Maddie hadn’t tried to defend herself unduly or to deny the allegation against her or to acquire things for herself. She’d admitted she’d lost sight of the right way to solve her money problem, that she’d done something wrong and was sorry about it. I felt strongly she wouldn’t fall into that particular trap again. And I had every confidence that even my son would rise to the occasion and be willing to bend a little as they negotiated a settlement.
“Thanks for letting me help you, Grandma,” she said, her voice starting to drift off. “I didn’t mind just sitting there while you keyed everything.”

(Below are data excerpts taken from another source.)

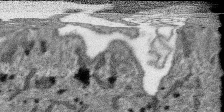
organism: Human
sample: Lung epithelial cells infected with SARS-CoV-2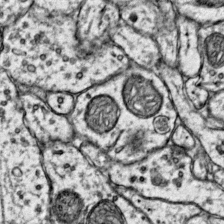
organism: Mouse
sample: Primary visual cortex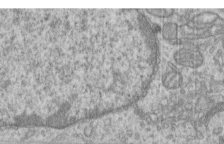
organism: Human
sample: Centriole in RPE cells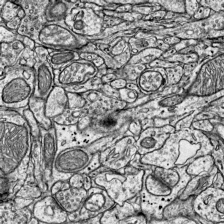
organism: Mouse
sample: Visual Cortex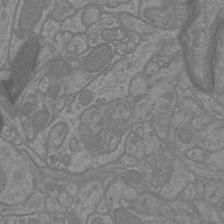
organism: Mouse
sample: Cortical neurons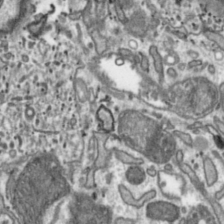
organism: Toxoplasma gondii
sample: Parasites in a vacuole inside a host cell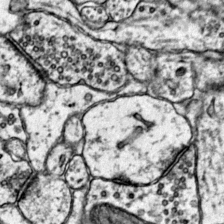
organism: Mouse
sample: Primary visual cortex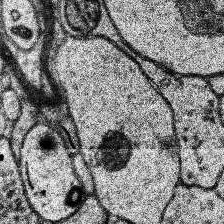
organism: Human
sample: Temporal Lobe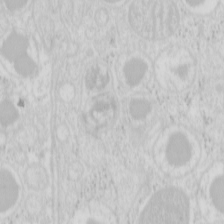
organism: Mouse
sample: Pancreas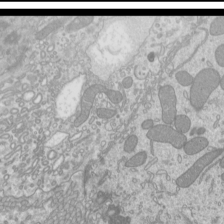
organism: Mouse
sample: Cilia; mouse epididymis

“So it’s okay if you never get to surf again?”
“Uh-huh.”
That’s when I knew she was actually talking in her sleep.
Chapter 16
I took a cup of tea to the living room, settled on the sofa, and called Skip. It was very common for him to drop in at this hour or even later, but I couldn’t wait to give him the news.
I told him about our evening’s adventure in webcam land, at the same time trying to shore up Esther’s reputation as an eyewitness. “There must be a Caltrans traffic camera at that corner that you can look at,” I said.
“They do freeways. The traffic cameras belong to the city. Lincoln Point operates them at the big intersections in town—all three of them.”
Good to know who was watching as I sailed along Civic Drive or Hanks Road in a hurry for one reason or another. “So, will you look into whose truck that is? I think this is really a key piece of evidence, Skip.”
“You sure this isn’t about finding out if Henry’s cheating on you?” my nephew asked.
“What?” Too late I realized what a poor excuse for a joke Skip had made. But falling-flat humor was so much better than the falling-out we’d had yesterday.